Regional Banks Still Shaky Six Months After Major Collapses

By Published on September 5, 2023

Regional lenders are still struggling and face bleak outlooks six months following the start of the 2023 bank crisis, according to economists.

Silicon Valley Bank and Signature Bank collapsed in March to start the crisis, marking two of the largest bank failures in U.S. history. Since then, America’s biggest bank JPMorgan Chase’s stock has risen in value, and the institution notched record earnings after acquiring First Republic Bank in May, the biggest bank that failed in the 2023 crisis, and the second-largest collapse ever.

Moreover, regional bank stocks, including PacWest Bancorp, Western Alliance Bancorporation, Zions Bancorporation and Comerica Incorporated have all significantly declined since March, losing between 25% and 70% of their value. While many of the largest banks’ stocks have also declined, they have not fallen as dramatically.
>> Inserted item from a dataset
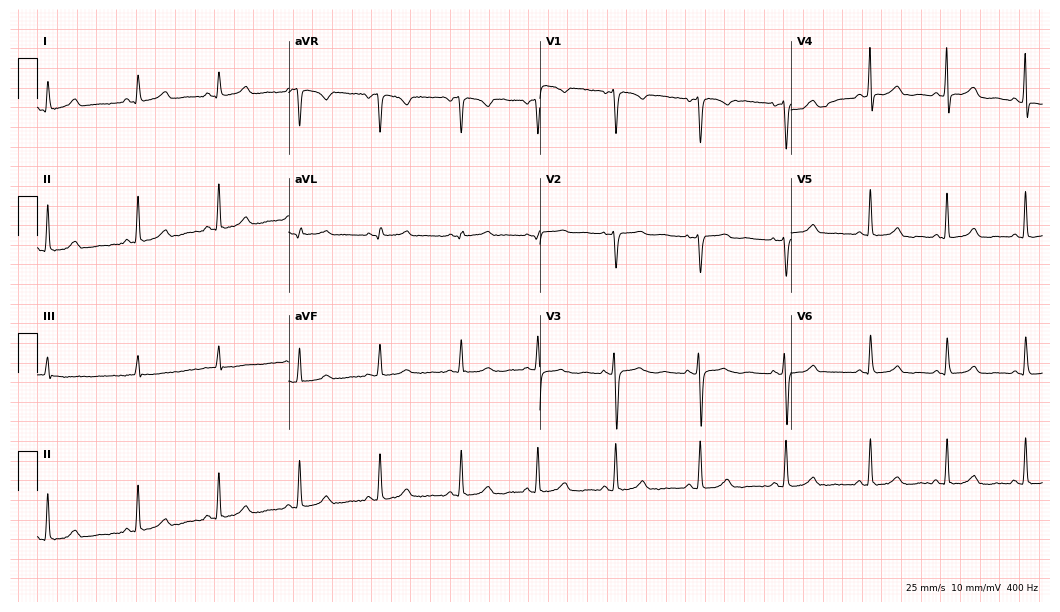
12-lead ECG from a woman, 45 years old (10.2-second recording at 400 Hz). Recorded interpretation: within normal limits.

“I continue to be concerned about the banking sector, and regional banks in particular,” E.J. Antoni, a research fellow at the Heritage Foundation’s Grover M. Hermann Center for the Federal Budget, told the Daily Caller News Foundation. “Thus far we have not seen any significant improvements in the balance sheets of those regional banks, nor any indication that current market trends will reverse.”

Federal Reserve Chair Jerome Powell raised the possibility of more interest rate hikes due to high inflation in an August speech at the Jackson Hole Economic Symposium. The Fed has raised interest rates 11 times since March 2022 to fight inflation, bringing the federal funds rate within a range of 5.25% and 5.50%, the highest since January 2001.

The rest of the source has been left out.